• D A Graham, T C Huang, B A Keyt, and B R Alevriadou.
• Department of Biomedical Engineering, Vascular Bioengineering Laboratory, The Johns Hopkins School of Medicine, Baltimore, MD 21205, USA.
• Ann Biomed Eng. 1998 Jul 1; 26 (4): 712-24.

AbstractAn in vitro whole blood reperfusion model was employed to quantify: (a) initial rates of lysis of mural platelet deposits from flowing blood onto fibrin-coated surfaces and (b) plasmin-mediated consumption of plasma plasminogen and fibrinogen, by recombinant tissue-type plasminogen activator (rt-PA) and two t-PA variants, KHRR 296-299 AAAA (K-tPA) and T103N, N117Q, KHRR 296-299 AAAA (TNK-tPA), at wall shear rates of either 500 or 1000 s(-1).
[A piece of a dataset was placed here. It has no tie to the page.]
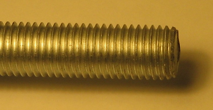 Kuniga metreca ekstera ŝraŭbeco M16 Mi, aŭtoro de la bildo, permesas al ĉiuj uzi ĝin kun ĉi tiaj kondiĉoj

K- and TNK-tPA are more fibrin-specific than rt-PA, and are also resistant to inactivation by plasminogen activator inhibitor-1 (PAI-1). At 500 s(-1), no agent showed significant lysis of mural platelet deposits on fibrin, even at concentrations as high as 10 microg/ml of blood. At 1000 s(-1), each agent demonstrated a dose-dependent lysis of mural platelet deposits, due to plasmin-mediated lysis of the fibrin substrate (fibrinolysis). The local concentration of thrombolytic agents close to the fibrin-coated surface is probably higher than the concentration of released PAI-1 from the adherent and activated platelets. Hence, the initial rates of lysis achieved by K- and TNK-tPA were not significantly different from that by rt-PA, when each agent was tested at either 1 or 10 microg/ml of blood. However, TNK-tPA, at 1 microg/ml, caused the most extensive lysis at the end of the 50 min reperfusion period (50% vs 29% and 17% by rt-PA and K-tPA, respectively). K- and TNK-tPA, at concentrations as high as 10 microg/ml of blood, caused plasminogen activation that was controlled by the natural plasmin inhibitors, and, thus, no proteolytic degradation of plasma fibrinogen (fibrinogenolysis). On the contrary, rt-PA at 1 microg/ml revealed slight fibrinogenolysis that became extensive at 10 microg/ml. This study demonstrates the potential use of an in vitro model, that mimics the in vivo hemodynamic environment, in evaluating the performance of thrombolytic agents. The data suggest that: (a) adequate flow must accompany fibrinolysis for successful embolization, and (b) the TNK variant may lyse annular thrombi after recanalization, at least as efficiently as rt-PA does, while causing lesser defect of systemic hemostasis.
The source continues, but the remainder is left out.